Today, at least for me and Jeff, it was isaac crashing. This machine is the boinc.berkeley.edu web server, among other things. Short story: lots of CPU errors, rebooting doesn't help, we tried putting in new memory, no sign of overheating. We got it in rescue mode a put in a non-xen kernel. It's been stable for the past 15 minutes. We'll see if that holds. Doubtful. A service call may be in order. There's a DNS redirect pointing to a stub page in the meantime.

We still haven't figured out the magic settings on bruno and ptolemy, so packets are still getting dropped here and there, causing all kinds of headaches near and far. A lot of work is getting sent and results returned, and we're creating a healthy backlog of workunits to send out as I type, but there is still work to be done. I have no insights on ghost workunits outside of what has already been discussed on these boards.

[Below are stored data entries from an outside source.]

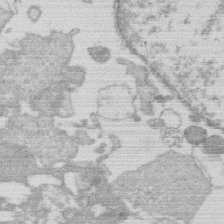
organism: Human
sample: Macrophage cells
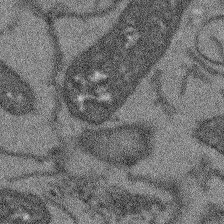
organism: Arabidopsis thaliana
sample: Root tip
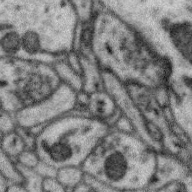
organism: Zebra finch
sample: Brain
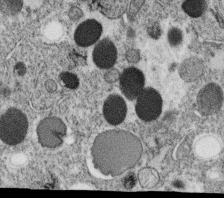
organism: C. elegans
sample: C. elegans oocyte; sperm cells
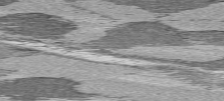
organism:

Hmm. Isaac still hasn't crashed, and Jeff is really exercising the system at this point. Maybe it was a bad kernel after all, though not sure why this would have broken all of a sudden (no new kernel has been installed in a while). I'll revert to the original page in 30 minutes or so if we remain up.

- Matt

____________
-- BOINC/SETI@home network/web/science/development person
-- "Any idiot can have a good idea. What is hard is to do it." - Jeanne-Claude

Profile ajinbc
Avatar
Send message
Joined: 15 Mar 06
Posts: 484
Credit: 318,444
RAC: 0
Canada
Message 575027 - Posted: 24 May 2007, 21:41:49 UTC

*keeps fingers crossed*
____________

n7rfa
Volunteer tester
Avatar
Send message
Joined: 13 Apr 04
Posts: 370
Credit: 9,058,599
RAC: 0
United States
Message 575046 - Posted: 24 May 2007, 22:31:42 UTC - in response to Message 575023.
Last modified: 24 May 2007, 22:32:02 UTC

Hmm. Isaac still hasn't crashed, and Jeff is really exercising the system at this point. Maybe it was a bad kernel after all, though not sure why this would have broken all of a sudden (no new kernel has been installed in a while). I'll revert to the original page in 30 minutes or so if we remain up.

- Matt


On an old IBM Mainframe that a former company had, we would occasionally have to recompile a program without making any changes.

When asked why we had to recompile, we would say that "a bit had turned sideways".
____________

Profile Sir Ulli
Volunteer tester
Avatar
Send message
Joined: 21 Oct 99
Posts: 2246
Credit: 6,135,885
RAC: 401
Germany
Message 575047 - Posted: 24 May 2007, 22:36:42 UTC - in response to Message 575027.

*keeps fingers crossed*


Agreed....

Greetings from Germany NRW
Ulli


Profile Ageless
Avatar
Send message
Joined: 9 Jun 99
Posts: 12326
Credit: 2,631,619
RAC: 1,140
Netherlands
Message 575062 - Posted: 24 May 2007, 23:41:09 UTC - in response to Message 575023.

There's a DNS redirect pointing to a stub page in the meantime.

We are experiencing hardware problems on the main BOINC web server. Downloads are currently unavailable at this time.

You do know that currently and at this time is the same thing, right? ;-)
____________
Jord

Fighting for the correct use of the apostrophe, together with Weird Al Yankovic

Profile Andy Lee Robinson
Avatar
Send message
Joined: 8 Dec 05
Posts: 615
Credit: 42,683,899
RAC: 27,270
Hungary
Message 575086 - Posted: 25 May 2007, 0:36:08 UTC - in response to Message 575023.
Last modified: 25 May 2007, 0:38:43 UTC

We still haven't figured out the magic settings on bruno and ptolemy, so packets are still getting dropped here and there, causing all kinds of headaches near and far.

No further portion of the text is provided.